This is possible because the optimizer is a black box behind a fixed contract: new strategies are added inside it without changing the gateway, the adapters, or your applications. The speed at which Anyray can add and improve strategies is part of the product. :::
Conversation-aware context management
Most strategies act on a single request; a growing, higher-order family acts across the whole conversation or agent session — goal awareness, topic-change detection, and short/long-term memory. It's where the largest agentic savings hide and the hardest to do safely, so it gets its own page: Conversation & memory management. (Planned / fast-follow.)

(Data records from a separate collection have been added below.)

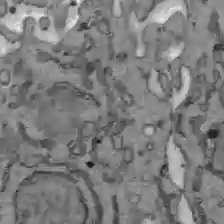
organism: C57BL Mouse
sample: Liver
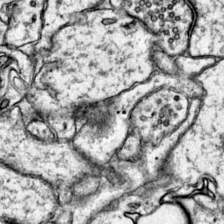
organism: Mouse
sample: Primary visual cortex
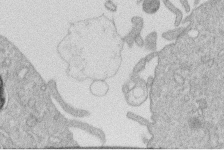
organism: Human
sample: Macrophage cells
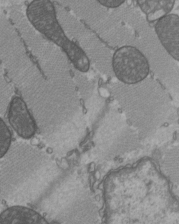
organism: C57BL Mouse
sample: Heart
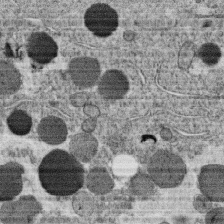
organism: C. elegans
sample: C. elegans oocyte; sperm cells
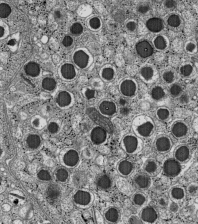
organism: C57BL Mouse
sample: Pancreatic islet
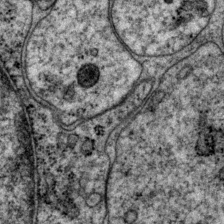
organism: P. pacificus
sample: Pharynx
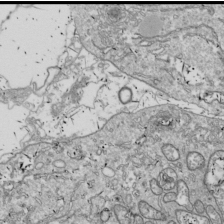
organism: Drosophila
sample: Cell division; meiosis; drosophila spermatocytes
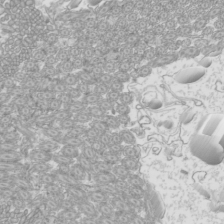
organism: Mouse
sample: Cilia; mouse epididymis
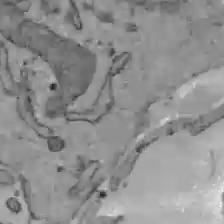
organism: C57BL Mouse
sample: Liver
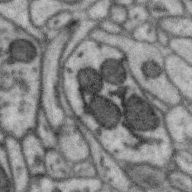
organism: Zebra finch
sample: Brain
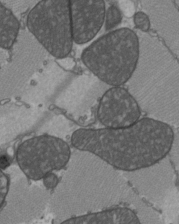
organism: C57BL Mouse
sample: Heart
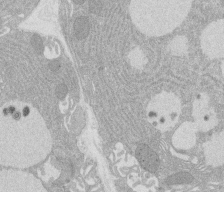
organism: Rat
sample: Salivary granule
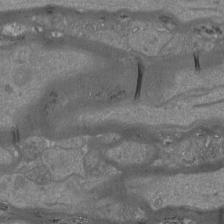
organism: Mouse
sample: Cortical neurons
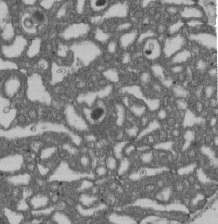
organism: Drosophila
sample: Nephrocyte
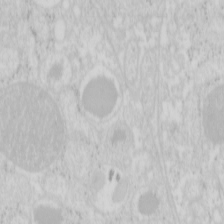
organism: Mouse
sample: Pancreas
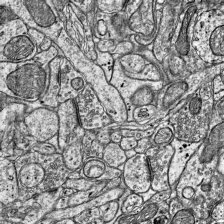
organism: Mouse
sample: Visual Cortex
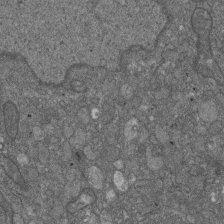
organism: Drosophila
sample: Nephrocyte
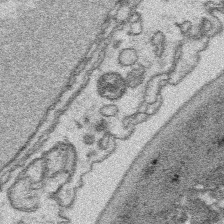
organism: Platynereis dumerilii
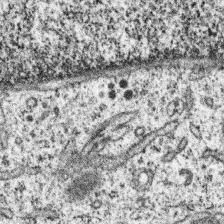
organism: Human
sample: HeLa cells
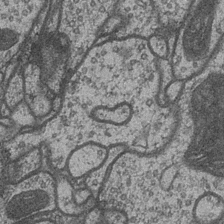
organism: Drosophila
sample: Optic medulla
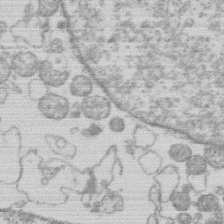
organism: Human
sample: Macrophage cells
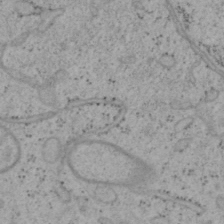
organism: Human
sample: HeLa cells
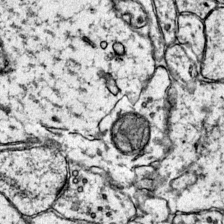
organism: Mouse
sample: Primary visual cortex
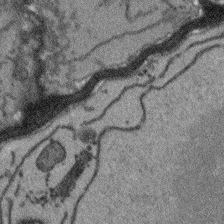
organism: Arabidopsis thaliana
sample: Root tip
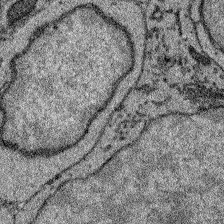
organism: Zebrafish
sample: Larval olfactory bulb
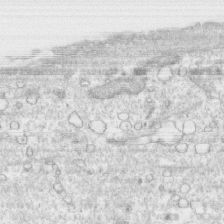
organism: Human
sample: CRL-1474
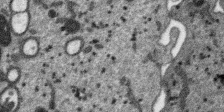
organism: Human
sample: Lung epithelial cells infected with SARS-CoV-2
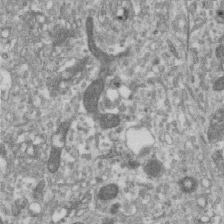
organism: Human
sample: Centriole in RPE cells
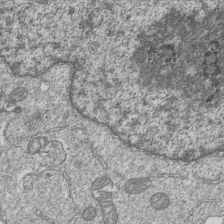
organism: Human
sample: MDA-MB-231 cells
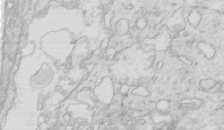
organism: Mouse
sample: Multiciliated cells
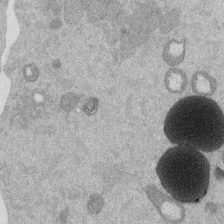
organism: Mouse
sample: Dividing mouse embryo 1 cell stage
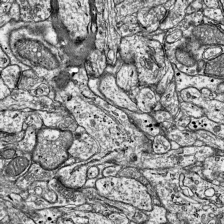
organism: Mouse
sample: Visual Cortex
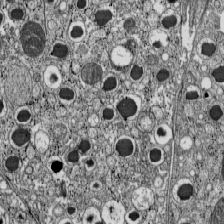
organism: C57BL Mouse
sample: Pancreatic islet
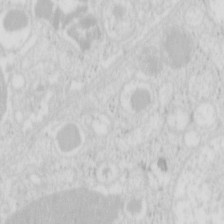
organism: Mouse
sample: Pancreas
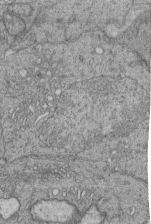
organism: Human
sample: Retinal organoid Rod and Cone cells
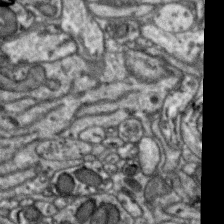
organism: Zebra finch
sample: Brain
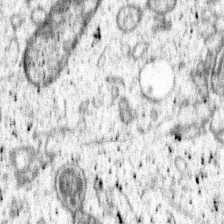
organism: Human
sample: HeLa cells
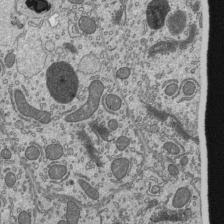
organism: Mouse
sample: Mouse epididymis efferent ductule cilia
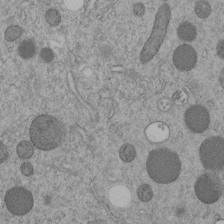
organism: C. elegans
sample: C. elegans embryo early stage
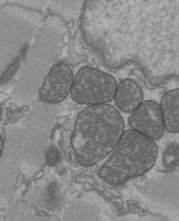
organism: C57BL Mouse
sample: Heart
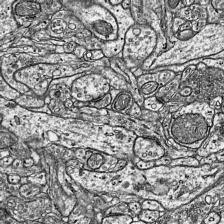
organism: Mouse
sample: Visual Cortex
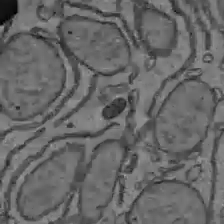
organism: C57BL Mouse
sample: Liver
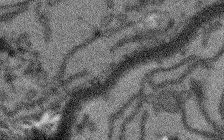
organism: Arabidopsis thaliana
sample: Root tip
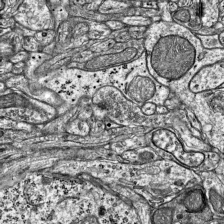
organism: Mouse
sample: Visual Cortex
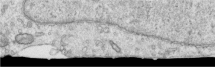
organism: Human
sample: Centriole in RPE cells
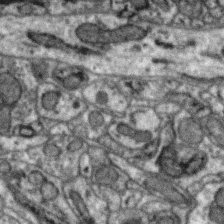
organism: Zebra finch
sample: Brain
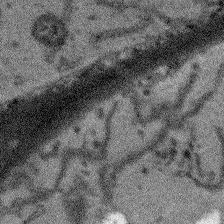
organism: Arabidopsis thaliana
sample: Root tip
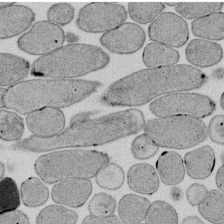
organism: E. coli
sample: Bacterial nucleoid
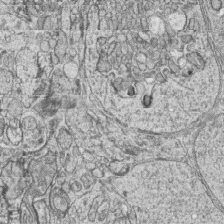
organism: Zebrafish
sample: synaptic ribbons in rod cells and cone cells
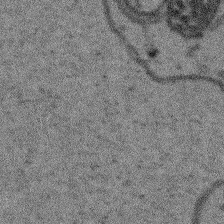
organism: Arabidopsis thaliana
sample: Root tip
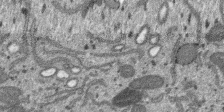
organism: Human
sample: Lung epithelial cells infected with SARS-CoV-2
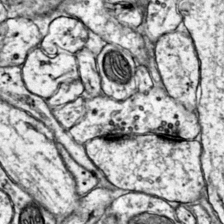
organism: Mouse
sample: Primary visual cortex
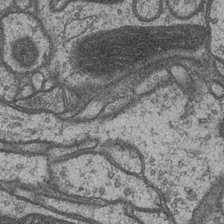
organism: Drosophila
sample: Optic medulla
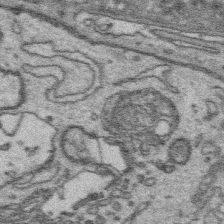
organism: Platynereis dumerilii
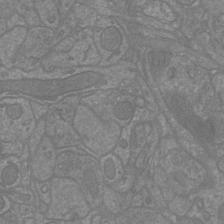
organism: Mouse
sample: Cortical neurons
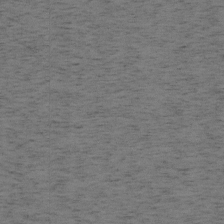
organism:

Configuring strategies for a use-case
Different workloads want different pipelines. You choose the set and order in
optimizer.config.json:
The evidence on dominant levers drives these defaults:
| Use-case | A sensible pipeline |
|---|---|
| Coding agents (correctness-sensitive) | prompt_compression → context_compression → code_skeleton (or code_graph for multi-file traces) → window_budget (cap long sessions) → tool_pruning → param_tuning; gateway routing kept conservative. |
| RAG / long-context Q&A | prompt_compression (compress retrieved docs) → relevance_filter (re-rank retrieved chunks against the live question) → window_budget → param_tuning. |
| High-volume chat / support | semantic_cache → param_tuning. Cache hits dominate. |
| Batch summarization / classification | param_tuning (tight maxTokensCap) → prompt_compression. |
| Screenshot-heavy support / debugging | vision_ocr (swap text-only screenshots for their text) → prompt_compression → param_tuning. |
| Eval / golden runs | strategies off so results are comparable. |
You express this as the ordered strategies[] array in optimizer.config.json — each
entry is { kind, enabled, params }, and array order is execution order. Optional
overrides.byEndpoint disables/enables kinds per logical route (e.g. all strategies off
for /v1/embeddings). The config is runtime-mutable: edit it from the console's
Optimizer settings page (admin-key-gated GET/PUT /admin/optimizer/settings), and every
change is validated, hot-reloaded, and audit-logged. See
Org Admin → Configure. To see real prompts traced through
these pipelines, read the use cases.
// optimizer.config.json — ordered, runtime-mutable
{
"strategies": [
{ "kind": "semantic_cache", "enabled": false, "params": { "ttlSeconds": 3600 } },
{ "kind": "vision_ocr", "enabled": false, "params": { "minConfidence": 0.6 } },
{ "kind": "prompt_compression", "enabled": true, "params": { "minChars": 400 } },
{ "kind": "context_compression", "enabled": true, "params": { "maxChars": 8000 } },
{ "kind": "code_skeleton", "enabled": true, "params": { "minBodyLines": 4 } },
{ "kind": "code_graph", "enabled": false, "params": { "neighborHops": 1 } },
{ "kind": "relevance_filter", "enabled": false, "params": { "keepChars": 4000 } },
{ "kind": "window_budget", "enabled": true, "params": { "maxTokens": 24000 } },
{ "kind": "tool_pruning", "enabled": true },
{ "kind": "param_tuning", "enabled": true, "params": { "maxTokensCap": 4096 } }
],
"overrides": {
"byEndpoint": { "/v1/embeddings": { "disable": ["prompt_compression", "param_tuning"] } }
}
}
:::info Per-use-case granularity Today the optimizer runs one configured pipeline with optional per-endpoint overrides; orgs separate use-cases by route or by running distinct deployments. Finer per-team strategy selection is on the roadmap. :::
Strategies can tune themselves (roadmap)
You don't have to hand-tune the pipeline forever. With adaptive optimization (opt-in, roadmap), the optimizer learns from your org's own measured savings and quality to reorder strategies, retune their parameters, adapt the router, and tune the cache — each change quality-gated and auto-rolled-back if it regresses. The strategy menu is what Anyray ships you; adaptive optimization decides how to use it best for your workload.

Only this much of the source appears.